Noe 29 – Gott und der Tellerrand
Etwas fahrig
begründete ihm der Besucher, weshalb er Gott verstiess und Religion für sinnlos
hielt. Noe hatte damit keine Mühe, im Gegensatz zu seinem fiebernden Gast. Für eine
Erwiderung brauchte Noe Zeit. Er bat den Aufgewühlten, innezuhalten, um vor dem
Haus gemeinsam den Geräuschen der Nacht zu lauschen. Sie hörten das Wispern der
Bäume im warmen Wind, aufgeschreckte Vögel hier, knackende Äste dort und
summende Insekten.

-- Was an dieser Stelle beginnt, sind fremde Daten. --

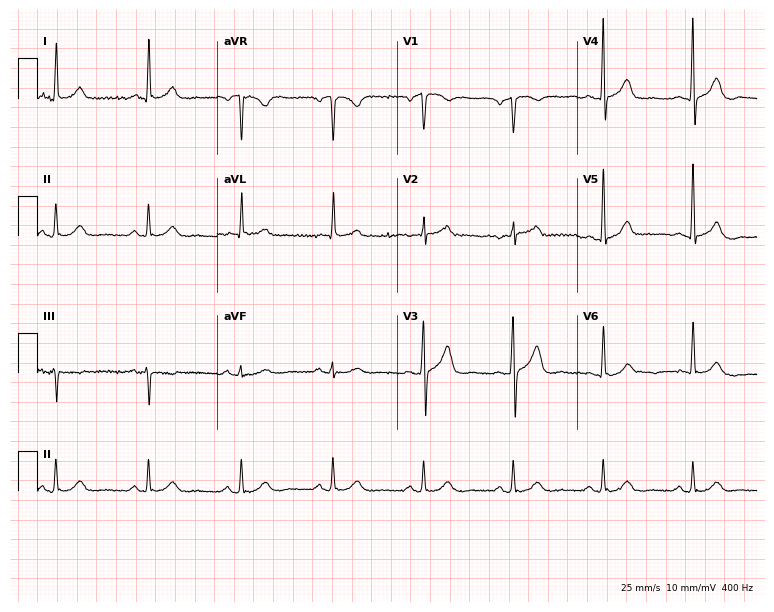
12-lead ECG (7.3-second recording at 400 Hz) from a man, 70 years old. Screened for six findings — first-degree AV block, right bundle branch block, left bundle branch block, sinus bradycardia, atrial fibrillation, sinus tachycardia — none is recorded.

Behutsam brach Noe das Schweigen: Um Gott zu suchen, hob er
an, müsse keiner an ihn glauben. Gott sei eine Frage, nicht beweisbar mit Antworten,
die ihn nur klein und absehbar machten. Sie lägen beide so falsch wie richtig, wenn
sie gegenseitig Gott behaupteten oder widerlegten. Dieser könne so mächtig sein,
wie ohnmächtig oder gar nur das Geschöpf der menschlichen Wünsche. Nehmen wir
an, fuhr er fort, die Menschen hätten Gott als eine Art Fluchtpunkt gesetzt, ausserhalb
des Tellerrandes, den sie kaum je überblickten, erfüllte er schon dadurch seinen
Sinn, dass er die Ausdehnung des Denkens in unbekannte Räume ermöglichte. Viele
Gläubige aller Kulturen hätten, mit Blick auf ihr Gottesbild, grundlegende
Gedanken hinterlassen. So teile er, was einst ein anderer schrieb: „Wenn es
Gott nicht gäbe, müsste man ihn erfinden“. Und Noe zitierte den Meister der
Christen, „…mein Reich ist nicht von dieser Welt“, dabei würde er selber
bleiben, bis er wisse, was diese wirklich sei.